The schedule below is approximate, and may flex and bend as the course progresses. The order of topics will probably remain the same, but the exact dates for each topic might change. There might be changes to the readings as the course progresses. Full reference information for each reading is provided at the end of the syllabus.

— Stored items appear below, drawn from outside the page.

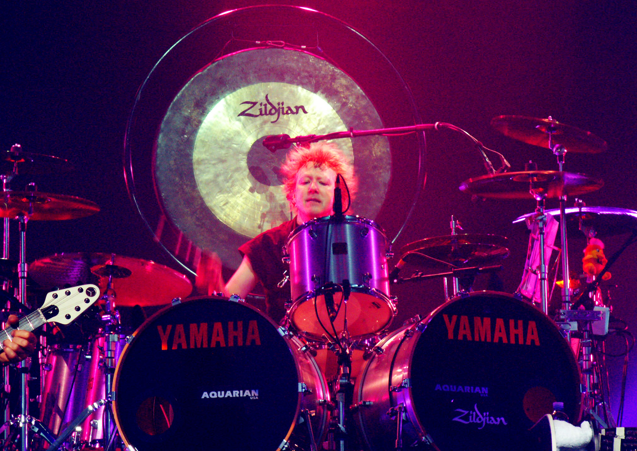 James Kottak au Zénith de Nantes en 2007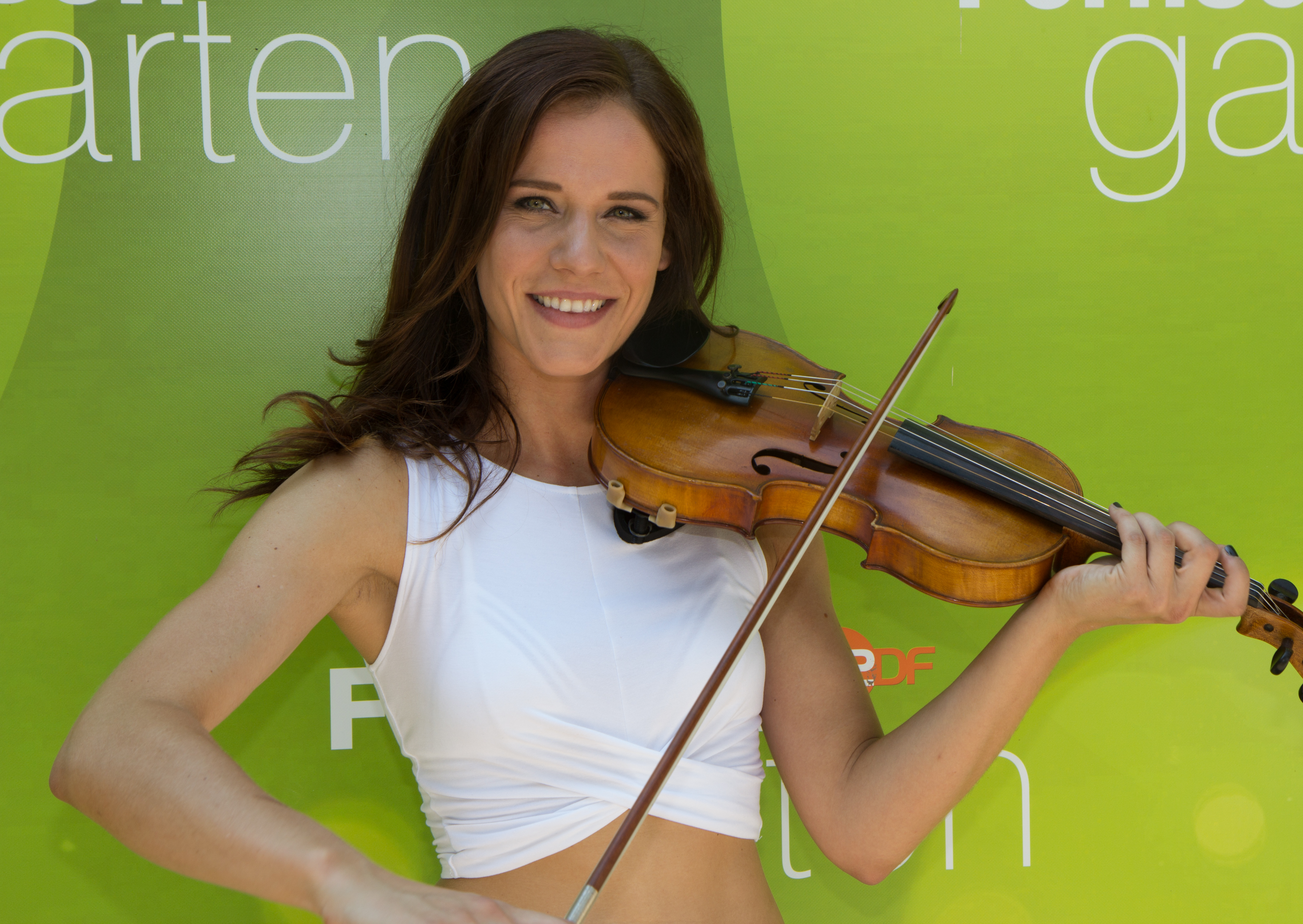 Franziska Wiese als Gast beim ZDF-Fernsehgarten am 15. Juli 2018 in Mainz.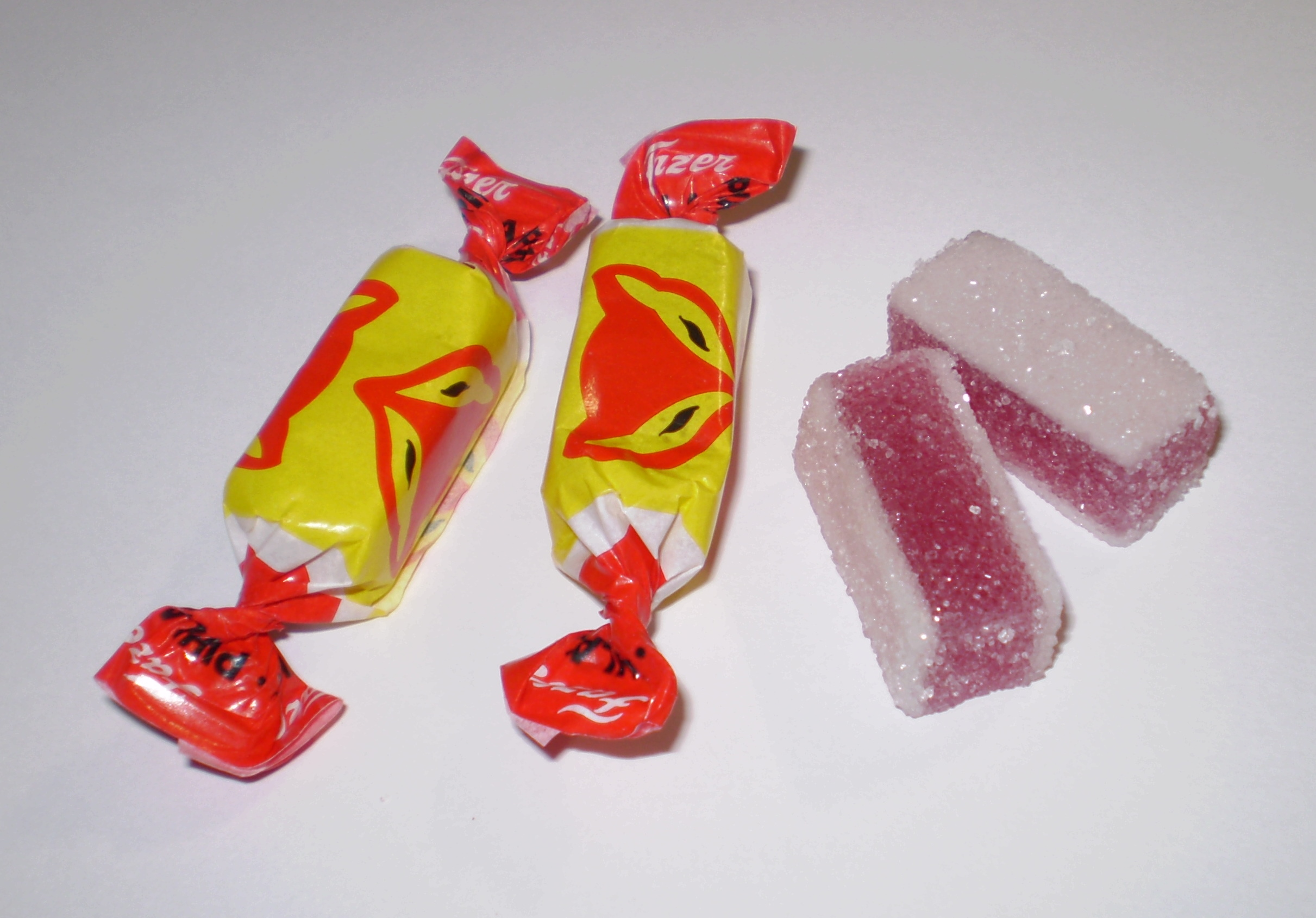 Fazerin Pihlaja-makeisia

Schedule of Project Due Dates:
A brief project proposal is due on the Thursday of the fourth week of class. The proposal must specify (1) the empirical phenomena to be addressed, (2) the type of model architecture you intend to use, (3) the programming language you will use, and (4) which computer you will use. The final write-up of your project is due on the Thursday of the 15th week of class, except for those people who present their projects on that day. For these people, the final write-up is due the next day, Friday. There is no final exam.

Schedule of Readings:
Week 1: Introduction and scheduling of presentations.
Week 2: Meta-Theory.
Week 3: Category Learning.
Week 4: Development.
Week 5: Sequence Learning.
Week 6: Similarity.
Week 7: Strength of Processing.
Week 8: Memory.
Week 9: Neural Dynamics of Vision.
Week 10: Word Recognition.
Week 11: Lesions.
Week 12: Reprise of Meta-Theory.
Weeks 13-15: Presentations of Student Projects.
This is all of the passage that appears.